Sabe que si emite un sonido mínimo
los padres de la chica le van a caer encima
como espadas cubiertas de herrumbre;
pero le duele el tobillo torcido
a causa del salto desde una ventana elevada
y un aullido vence
la resistencia de su garganta.
De BOCA DE TORMENTA
En el oeste solo se escucha cumbia
que inunda las calles de terracota seca
como un maremoto de vaselina.
Hay asado sobre el carbón
pero el fuego más intenso
esta en el centro de la pista improvisada
donde una multitud de parientes
maceran sus enjundias
en el aroma dulcineo de esos ritmos acompasados.
Primitas pendenciosas que bailan solas
y se van arrebatando de a poco
a medida que pasan
copiosas copas de los brindis incontables
ponderan a la parentela
pero pierden el rastro a la altura del padrino.
La abuela, entretanto, se presta gustosa
a esos maravedíes de maravilla
que le muestra el viejo Fierro.
Y ahí nomás arrancan las justas familiares
inauguradas de nuevo por mi abuelo
con un sopapo soberano aterrizado justo
en la mejilla de Don Fierro
que se había figurado fintearle finito a ese zarpazo filoso.
Se cansa Fierro, se le nota
en esa cara vivorosa
capaz de avinagrar el vino más picado.
Se trenzan de nuevo, retorciéndose hasta la contorsión
y Fierro honra su nombre
pelando un cañón de calibre considerable
y con dos bombazos al aire termina
lo que no había empezado.
La fija
En San Martín se baila así, me dijo.
Entre melodías densas
que se derriten a punto caramelo.
Y algún beso recóndito me prometió
a cambio de un trago
de cerveza negra.
Los vapores, las paredes
un frasco de mermelada
almizcle con sopor a vino picado.
Y Andrea, inundada, bailando en el medio.
Cuando se mueve
uno se olvida de uno mismo
en el pasaje donde su remera stone
se transforma en pollera ajustada
y se hace cintura, ombligo
y aparece a cada paso y se esfuma al siguiente y al otro vuelve.
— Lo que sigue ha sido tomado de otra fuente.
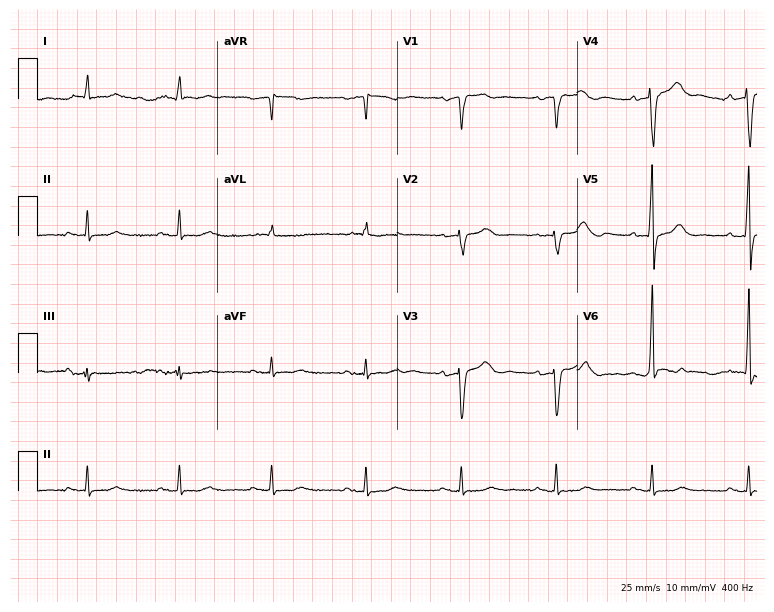
12-lead ECG from an 85-year-old man. Labelled as a normal ECG.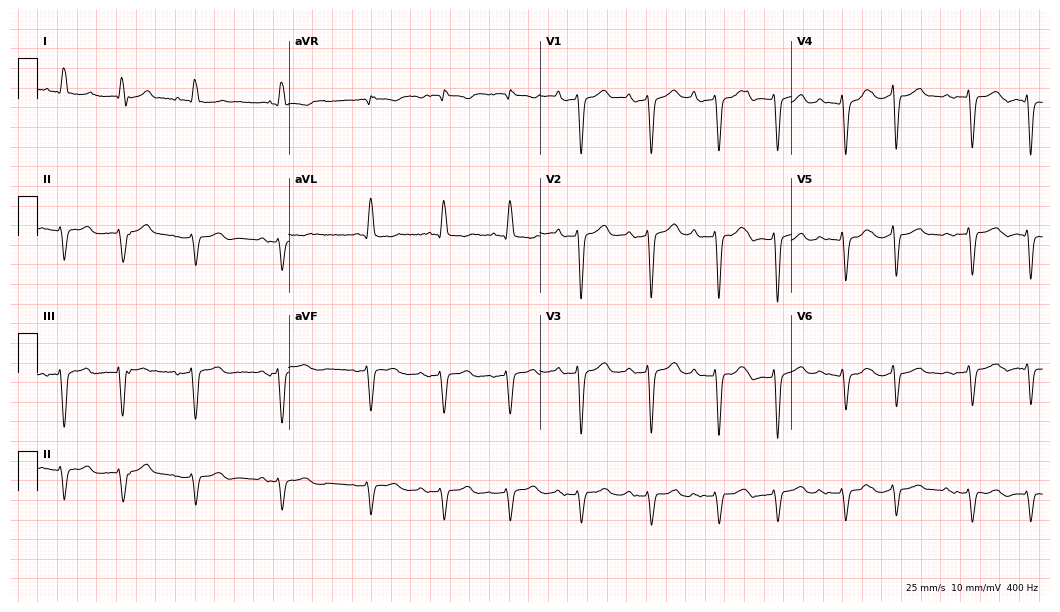
Electrocardiogram, a 79-year-old male. Of the six screened findings (first-degree AV block, right bundle branch block, left bundle branch block, sinus bradycardia, atrial fibrillation, sinus tachycardia), none is recorded. Findings outside these six are not listed.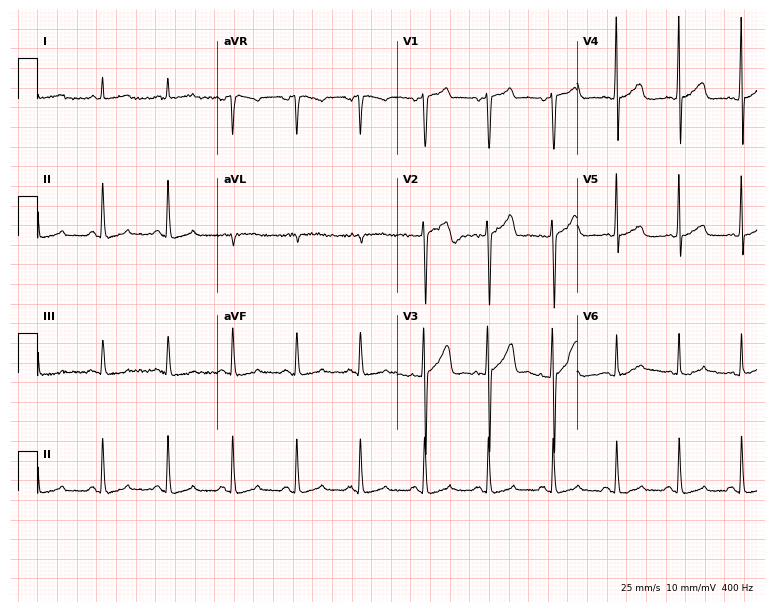
Standard 12-lead ECG recorded from a male patient, 43 years old (7.3-second recording at 400 Hz). None of these six findings is recorded: first-degree AV block, right bundle branch block, left bundle branch block, sinus bradycardia, atrial fibrillation, sinus tachycardia. Only these six findings were labelled.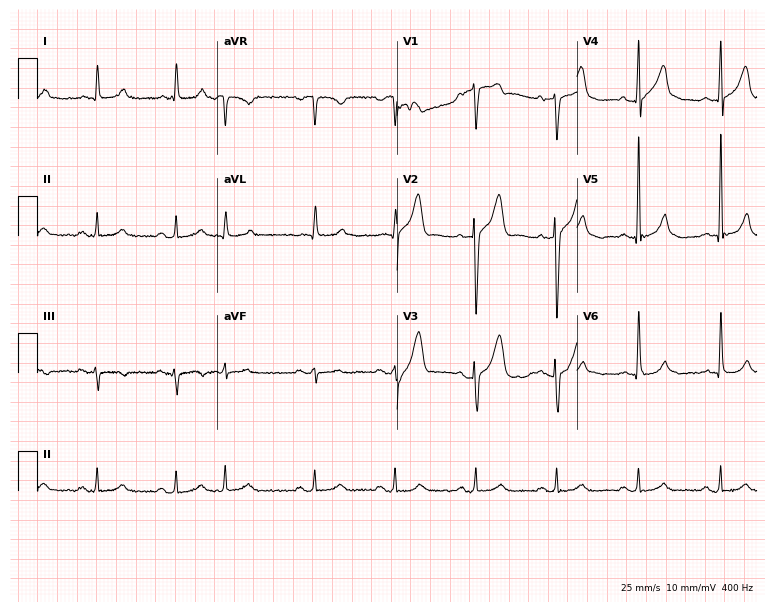
12-lead ECG from an 80-year-old male. No first-degree AV block, right bundle branch block, left bundle branch block, sinus bradycardia, atrial fibrillation or sinus tachycardia recorded for this tracing. Findings outside these six are not listed.

Bailá conmigo, Andrea; movete
al lado mío.
Vos y yo tibios
en un horno de barro
como galletitas de canela.
Pero vas al baño
te perdés en un jarabe de luces verdes
y en el negro que te encara
con paso distendido
camino a la barra.
Con él sí bailás, y no me queda
más remedio que volver a Capital
a buscar la cumbia que me dijiste, esa
que se baila en San Martín.
Pero las que encuentro acá no me gustan.
Son amargas como azúcar quemada.
Cuando sale del trabajo llueve.
El agua va delineando cauces
sobre el maquillaje
aplicado afanosamente y
va formando filigranas
que le fintean el rostro.
Ella piensa que va a hacer
cuando se le acaben sus días
de bailarina de salón;
cuando sus usos no valgan nada
y sus valores, en cambio,
no puedan ser cambiados por usos otros.
¿Podrá soportar el salitre
acumulándose en sus dientes o
que cese el magreo maravilloso de
aquellos muchachos?
Le tiene pánico
a esas pibas que bailan mejor
que se visten menos y mejor
que entran pidiendo pista
solo porque pueden pintarse el pecho con purpurina
y posar con polleras cortas.
El rouge mezclado con rimel
con base color piel que se diluye
bajo la tormenta
cae por su campera de cuero charol
sus piernas a la intemperie
serpenteando hasta un charco coloreado.
1 Escribe Roberto Carri acerca de Isidro Velásquez bandolero rural de la provincia de Chaco: ““Isidro Velásquez, honesto peón rural sufrió una serie de hostigamientos por parte de la policía de Colonia Elisa (Chaco), culminando en su arresto y posterior fuga de la cárcel (...) El y su camarada Vicente Gauna, eran más populares que nadie en la provincia del Chaco (...) Pese a su muertes la leyenda sigue extendiéndose en la región y están a punto de convertirse en el símbolo de la rebeldía y el descontento popular..." (Roberto Carri, 1968)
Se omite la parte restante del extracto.